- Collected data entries
——

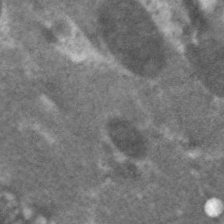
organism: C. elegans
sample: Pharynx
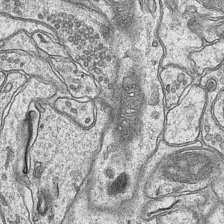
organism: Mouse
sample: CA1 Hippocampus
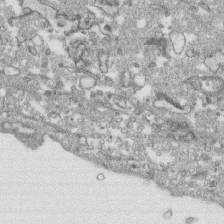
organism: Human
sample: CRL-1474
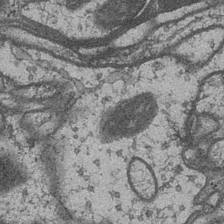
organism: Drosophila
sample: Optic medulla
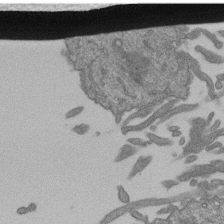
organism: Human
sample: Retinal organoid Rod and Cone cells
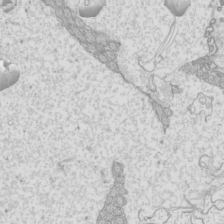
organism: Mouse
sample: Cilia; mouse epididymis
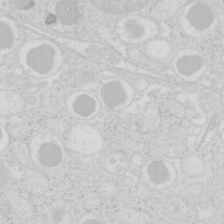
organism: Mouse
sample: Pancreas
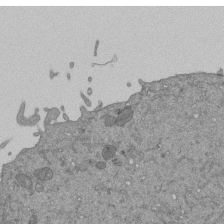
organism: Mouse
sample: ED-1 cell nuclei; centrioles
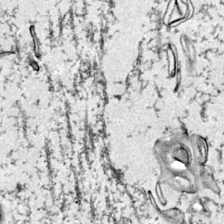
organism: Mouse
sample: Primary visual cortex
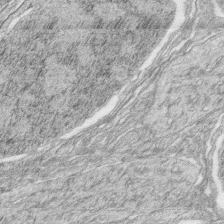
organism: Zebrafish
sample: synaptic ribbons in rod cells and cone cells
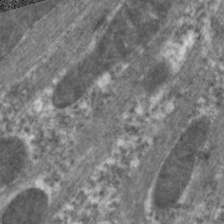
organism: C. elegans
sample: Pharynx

——

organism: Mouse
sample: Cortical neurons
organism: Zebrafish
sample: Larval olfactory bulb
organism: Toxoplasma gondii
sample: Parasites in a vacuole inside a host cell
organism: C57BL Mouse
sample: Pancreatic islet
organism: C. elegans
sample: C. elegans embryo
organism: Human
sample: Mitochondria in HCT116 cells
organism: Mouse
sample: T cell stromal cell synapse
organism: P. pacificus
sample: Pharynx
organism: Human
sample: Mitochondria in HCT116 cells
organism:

——

- What is being asked
The lines to set down run from the line with "sample: CRL-1474" up to and including the line with "sample: synaptic ribbons" in the entries above. Reproduce them exactly, with no pictures.

- Your solution
sample: CRL-1474
organism: Drosophila
sample: Optic medulla
organism: Human
sample: Retinal organoid Rod and Cone cells
organism: Mouse
sample: Cilia; mouse epididymis
organism: Mouse
sample: Pancreas
organism: Mouse
sample: ED-1 cell nuclei; centrioles
organism: Mouse
sample: Primary visual cortex
organism: Zebrafish
sample: synaptic ribbons in rod cells and cone cells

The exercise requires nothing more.